Стоял ясный солнечный весенний день; после легкого обеда Конни и Наоми взяли своих детей, Марка и Дженнифер и отправились на прогулку через весь город на пляж на южном берегу. Ханна ушла в комнату отдыхать. Остальные же в их отсутствие удалились в кабинет.
— Что ж, Майкл, — начал Сонни, — по телефону ты говорил загадками, но сказал, что есть важные новости; давай же их выслушаем.
— Хорошо. — Майкл достал из кармана пиджака документы. — Мне, управляющему директору «Уокер, Пирсон, Фостер и Доббс», пришло указание из штаб-квартиры. Я должен предложить выкупить акции всех компаний группы «ХАК». — Он обвел взглядом собравшихся. Саймон не удивился, а вот на лицах Сонни и Рэйчел отобразилось изумление, граничившее с потрясением.

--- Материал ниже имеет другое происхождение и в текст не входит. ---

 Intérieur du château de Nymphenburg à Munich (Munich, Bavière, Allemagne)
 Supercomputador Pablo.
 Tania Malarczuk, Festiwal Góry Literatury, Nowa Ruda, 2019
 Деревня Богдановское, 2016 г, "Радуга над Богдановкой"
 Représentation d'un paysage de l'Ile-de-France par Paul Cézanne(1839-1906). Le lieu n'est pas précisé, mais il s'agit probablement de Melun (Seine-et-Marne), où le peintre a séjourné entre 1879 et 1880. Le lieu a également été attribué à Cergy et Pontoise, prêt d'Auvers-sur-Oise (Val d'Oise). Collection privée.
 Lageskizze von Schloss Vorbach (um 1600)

— В предложении озвучена сумма три фунта за акцию, — сказал Майкл. — Мне кажется, это очень щедрая сумма, но покупатель выдвигает условия; без согласия по всем пунктам предложение будет отозвано.
К Сонни вернулся дар речи.
— Какие условия?
— Во-первых, предложение должны принять все акционеры. Нас только трое — ты, твой брат Джеймс и я; с этим проблем возникнуть не должно. Если я правильно тебя понял, Джеймс дал понять, что поддержит твое решение, поэтому тут можно смело сказать, что первое условие мы выполним.
Сонни согласно кивнул.
— А другие?
— Второе условие — группу компаний после покупки ждет реструктуризация с добавлением новых предприятий. Этим займется Саймон. В итоге должна получиться группа компаний, состоящая из трех отдельных частей. Первая… — Майкл сверился со второй страницей заметок, — обработка сырья. Очистка шерсти, изготовление смесей, вычесывание и прядение будут осуществляться на одном предприятии.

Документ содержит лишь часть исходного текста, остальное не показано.